Dall E or Imagen thus use language understanding models (of which Open AI is a specialist), as well as learning without human supervision on very large amounts of data, and also the ability of software to recognize subjects in images, or a visual creation technique called “diffusion”.
Google explains that it trained Imagen in particular on LAION-400-M, a database of 400 million images associated with written captions, found on the Web. One could also wonder how much this software is inspired by training images, notes the specialist in “computer vision” at the National Institute for Research in Digital Sciences and Technologies Jean Ponce, while finding the results “impressive”. Will this raise rights issues?
This software is already generating debate. “The big question is usage: what is it for? asks Mr. Ponce. Can Dall E or Imagen replace artists? The idea seems overdone. When asked, however, Open AI believes that “AI technologies like Dall E have the potential to become tools in all areas where images are used to communicate.”
Casey Newton wonders about a “creative revolution”. For Gül Varol, researcher in computer vision and machine learning at Ecole des ponts Paris Tech, these software could be seen “a bit like an automated version of Photoshop”, the leader in image editing. Will they really make it into the graphics? In any case, they could compete with graphic designers in certain areas and become a source of cheap and easy-to-produce images, for social networks, communication or advertising, for SMEs, individuals, etc.
Potential hazards
The other, deeper question is about potential dangers: “We share the concerns about possible misuse,” says Open AI. Access to Dall E 2 was therefore limited to a few thousand testers – or 1,000 more per week. Imagen is not public. Open AI has also implemented a “moderation policy” to “prohibit the generation of violent, pornographic or political images”: the company says it has removed “explicit” content from training data, it ” “filters” certain words in user queries and “prevents” creating “photorealistic” images, including of public figures. Dall E will therefore refuse to imagine “Donald Trump killing Joe Biden”…

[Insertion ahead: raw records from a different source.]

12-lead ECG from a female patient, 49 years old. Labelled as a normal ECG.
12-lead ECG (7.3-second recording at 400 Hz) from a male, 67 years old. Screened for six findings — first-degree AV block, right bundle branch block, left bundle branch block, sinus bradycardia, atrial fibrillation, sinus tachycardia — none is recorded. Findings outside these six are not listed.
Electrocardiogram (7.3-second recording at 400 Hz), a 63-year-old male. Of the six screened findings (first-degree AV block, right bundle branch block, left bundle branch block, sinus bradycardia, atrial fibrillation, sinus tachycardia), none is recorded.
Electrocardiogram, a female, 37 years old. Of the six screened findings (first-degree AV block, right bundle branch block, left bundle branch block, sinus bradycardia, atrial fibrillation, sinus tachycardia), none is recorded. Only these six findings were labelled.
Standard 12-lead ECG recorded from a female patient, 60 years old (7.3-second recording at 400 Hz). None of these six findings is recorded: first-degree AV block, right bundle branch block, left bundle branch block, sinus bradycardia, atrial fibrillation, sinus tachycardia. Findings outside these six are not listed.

This precaution reflects another fear, about “misinformation”: “Generating images from text could greatly facilitate the creation of misleading images”, warns Mr. Nitzberg, imagining “fake” images of Ukrainians Nazis entering a village.

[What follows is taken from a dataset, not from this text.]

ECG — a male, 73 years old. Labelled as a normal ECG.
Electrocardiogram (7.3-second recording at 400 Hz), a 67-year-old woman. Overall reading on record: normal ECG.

Finally, Google recognizes another “ethical challenge”, common to all machine learning models trained with “large amounts of data” from the web: “biases”, i.e. “social stereotypes” – racist, sexist… – contained in the images. So Imagen or Dall E will represent a “CEO” more like a white man, etc. “Mitigate bias is not easy,” admits Open AI, which wants to encourage “research” on the subject.
Despite these debates, the company “hopes, in the near future, to make Dall E 2 available via an interface so that developers can use it to create applications”.
Beyond that, the generation of images from text will inevitably be talked about, thinks Mr. Nitzberg: the researcher anticipates the creation of other software without safeguards and more realistic than Dall E Mini. He also imagines a logical but equally dizzying sequel: a version applied to videos. In the meantime, the LAION training database has already announced a new version at the end of May, increasing from 400 million to 5.85 billion images, fourteen times more.